Thanks. Can you give me an idea on price for cleaning? Any dealers in Maryland?

Lastly, does the ash reading determine how much more life I can get without cleaning?


----------



## alacey (Mar 14, 2018)

jdfiori said:


> Thanks. Can you give me an idea on price for cleaning? Any dealers in Maryland?
> 
> Lastly, does the ash reading determine how much more life I can get without cleaning?


I work for a heavy/medium duty truck dealer group.

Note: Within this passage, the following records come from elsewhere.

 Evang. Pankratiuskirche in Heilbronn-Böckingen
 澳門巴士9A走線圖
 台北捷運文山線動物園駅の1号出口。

Our costs range from $350 to $550 per cleaning depending on how bad it is and the size of the DPF. We don't do small vehicles so I can't help you there.

This link may answer your question better than I can.

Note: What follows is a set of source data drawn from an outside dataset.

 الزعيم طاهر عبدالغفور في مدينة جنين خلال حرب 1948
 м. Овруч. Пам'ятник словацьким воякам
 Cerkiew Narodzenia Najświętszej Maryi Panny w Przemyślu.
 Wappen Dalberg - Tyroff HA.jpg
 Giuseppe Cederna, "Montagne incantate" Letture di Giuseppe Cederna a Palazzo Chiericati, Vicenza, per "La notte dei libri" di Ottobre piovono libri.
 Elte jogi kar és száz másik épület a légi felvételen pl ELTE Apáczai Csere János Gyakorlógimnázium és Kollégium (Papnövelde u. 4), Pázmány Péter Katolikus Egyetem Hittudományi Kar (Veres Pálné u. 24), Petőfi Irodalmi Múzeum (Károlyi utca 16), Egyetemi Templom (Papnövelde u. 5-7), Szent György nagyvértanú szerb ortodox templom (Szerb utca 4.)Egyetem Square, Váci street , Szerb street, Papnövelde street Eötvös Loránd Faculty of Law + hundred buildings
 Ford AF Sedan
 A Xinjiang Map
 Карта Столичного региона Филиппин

Ash Accumulation in Diesel Particulate Filters


----------



## Doug Huffman (Apr 25, 2015)

Alexander G. Sappok is an officer at CTS Inc. that maintains this *open access* DPF knowledge base.









Diesel Particulate Filter (DPF) Knowledge Base | CTS


The CTS Diesel Particulate Filter (DPF) Knowledge Base contains a compilation of technical articles summarizing particulate filter operation, ash sources and accumulation in the filter, the manner in which ash affects filter performance, and the importance of diesel particulate filter…Read More »




www.ctscorp.com





I found CTS Corp. by searching (not G00gle) “chemical+reduction+diesel+particulate+ash”. Elsewhere is a paper by Sappok in which he characterizes 90% DPF ash as SOL insoluble.



https://twin.sci-hub.se/7027/1f4a577c342f2f314ed690029ff968bc/sappok2007.pdf?download=true


----------



## jdfiori (12 mo ago)

Thanks everyone. I think I'll just keep an eye on it and hold off taking any action now.


----------



## ard (Jul 1, 2009)

alacey said:


> I work for a heavy/medium duty truck dealer group. Our costs range from $350 to $550 per cleaning depending on how bad it is and the size of the DPF. We don't do small vehicles so I can't help you there.


Is there a mfg for that DPF cleaning system you can share?

Very helpful post above as to the process....


----------



## alacey (Mar 14, 2018)

ard said:


> Is there a mfg for that DPF cleaning system you can share?
> 
> Very helpful post above as to the process....


We use FSX Equipment.


----------



## Yemff (Jul 8, 2012)

if regenerations are happening normally and you don't have any codes related to backpressure, just reset the mileage counter with ista.


----------